Records shown section start
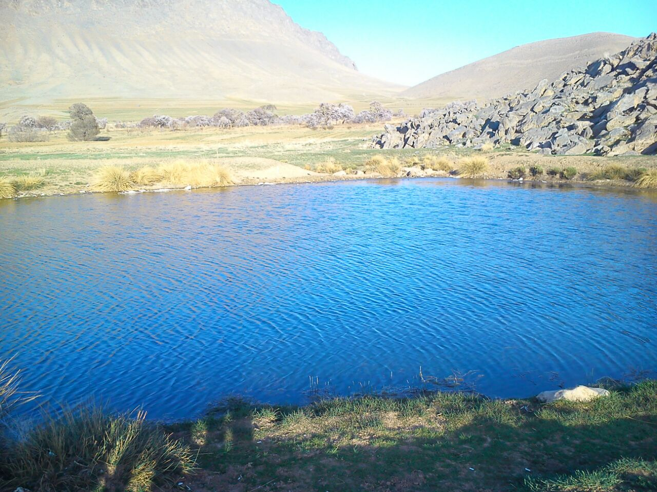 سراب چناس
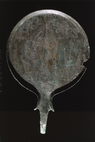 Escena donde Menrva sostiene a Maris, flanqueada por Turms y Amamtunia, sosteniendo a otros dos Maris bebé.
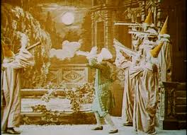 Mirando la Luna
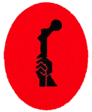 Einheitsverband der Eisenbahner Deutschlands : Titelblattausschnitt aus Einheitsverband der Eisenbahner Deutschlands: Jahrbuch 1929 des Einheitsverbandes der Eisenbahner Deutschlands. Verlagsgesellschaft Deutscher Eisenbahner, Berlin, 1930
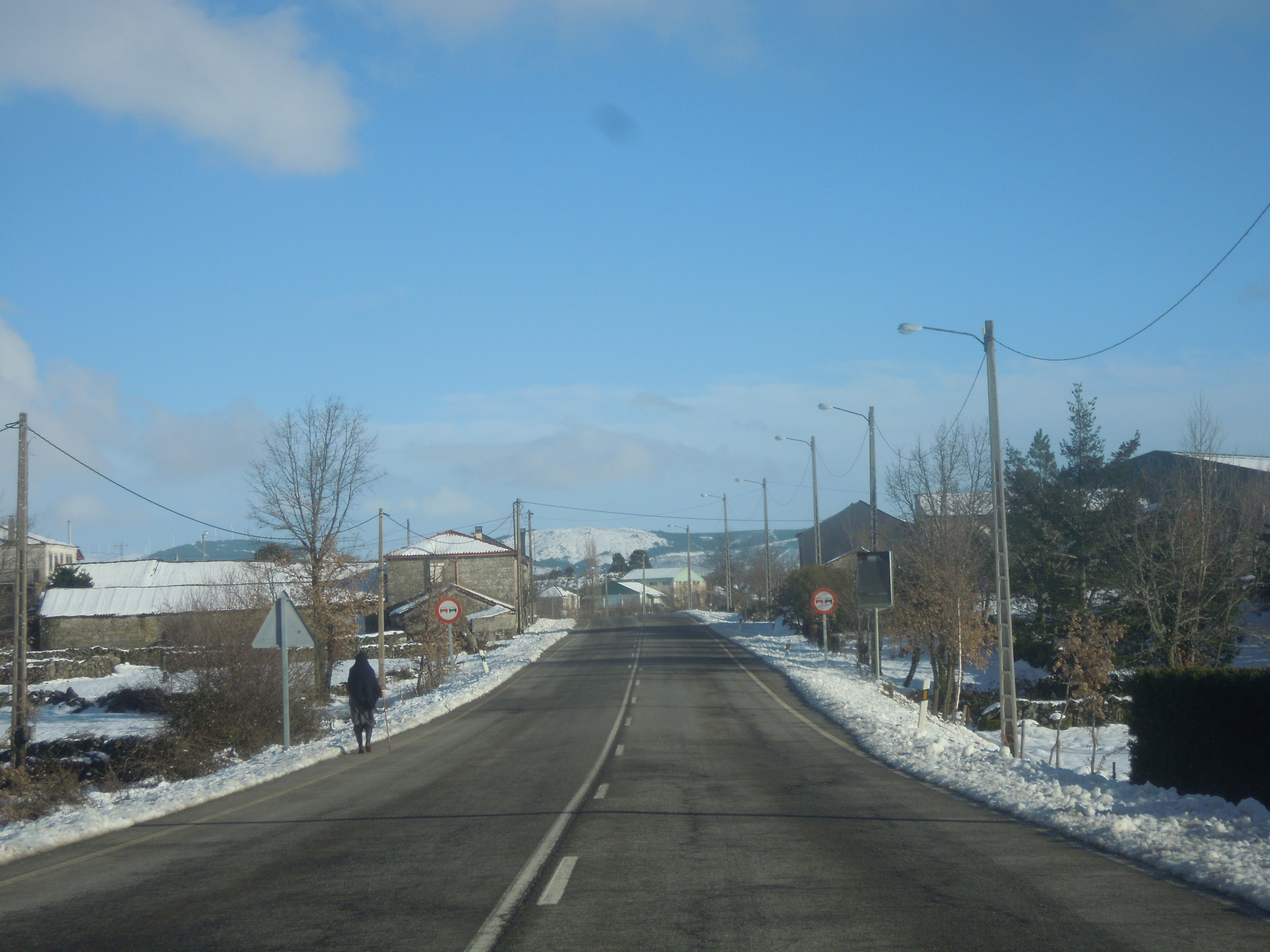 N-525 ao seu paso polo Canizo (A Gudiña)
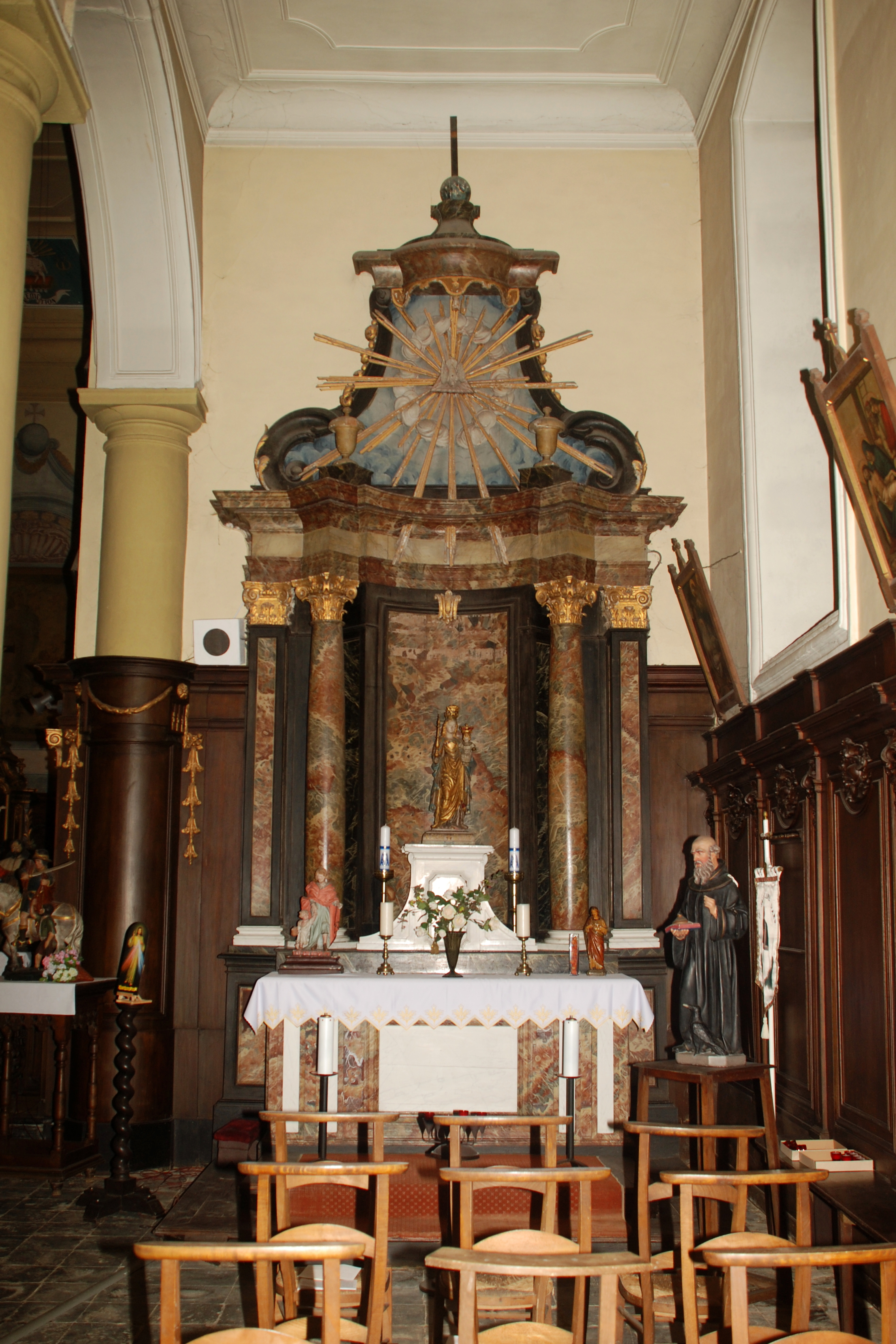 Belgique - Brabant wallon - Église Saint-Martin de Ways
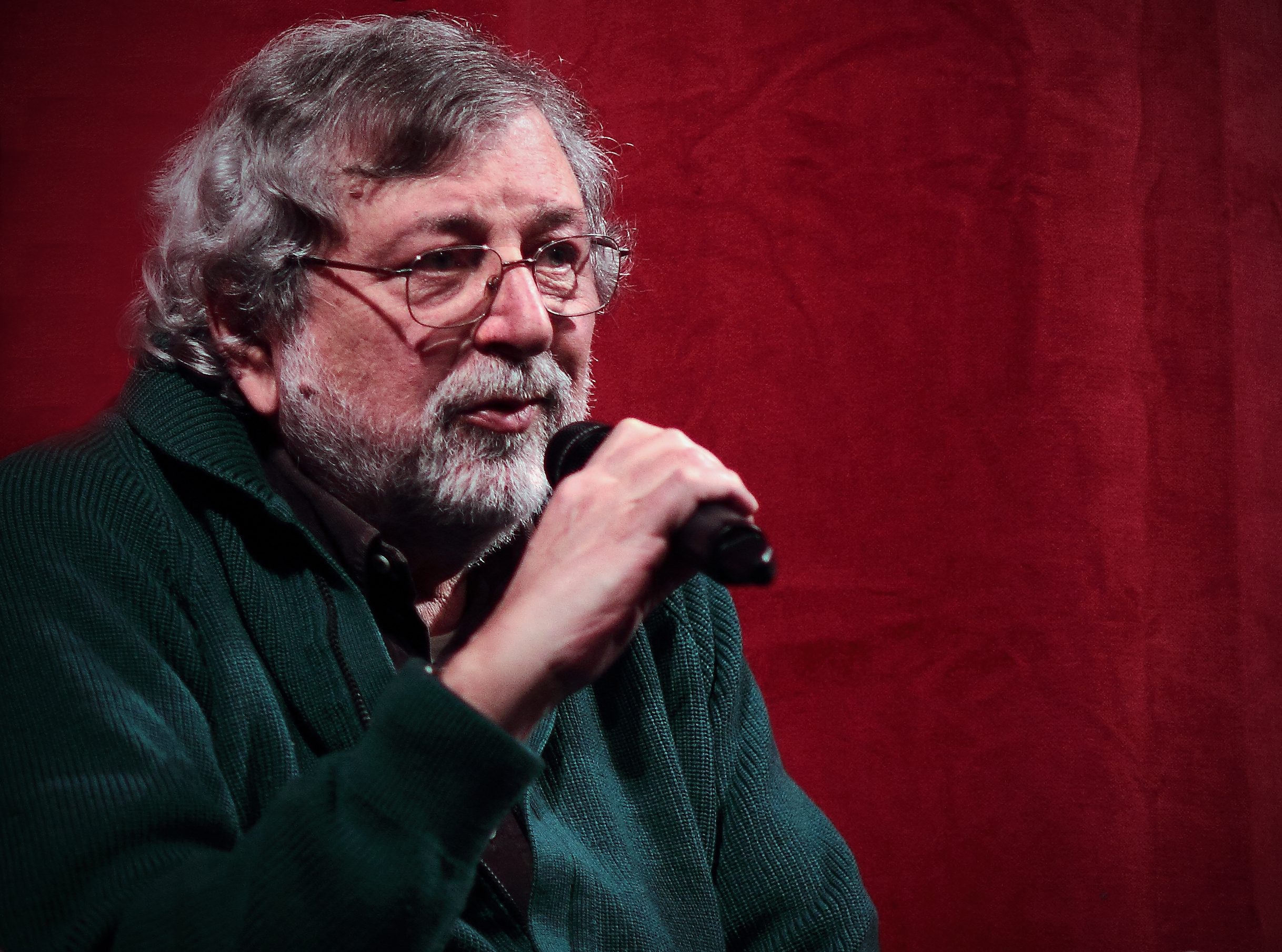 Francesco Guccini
Records shown section end
## Your assignment
No pictures belong in the copy. Retype exactly, and only, the lines from the line containing "Escena donde Menrva" through the last line of the data, both included.

## Solution
 Escena donde Menrva sostiene a Maris, flanqueada por Turms y Amamtunia, sosteniendo a otros dos Maris bebé.
 Mirando la Luna
 Einheitsverband der Eisenbahner Deutschlands : Titelblattausschnitt aus Einheitsverband der Eisenbahner Deutschlands: Jahrbuch 1929 des Einheitsverbandes der Eisenbahner Deutschlands. Verlagsgesellschaft Deutscher Eisenbahner, Berlin, 1930
 N-525 ao seu paso polo Canizo (A Gudiña)
 Belgique - Brabant wallon - Église Saint-Martin de Ways
 Francesco Guccini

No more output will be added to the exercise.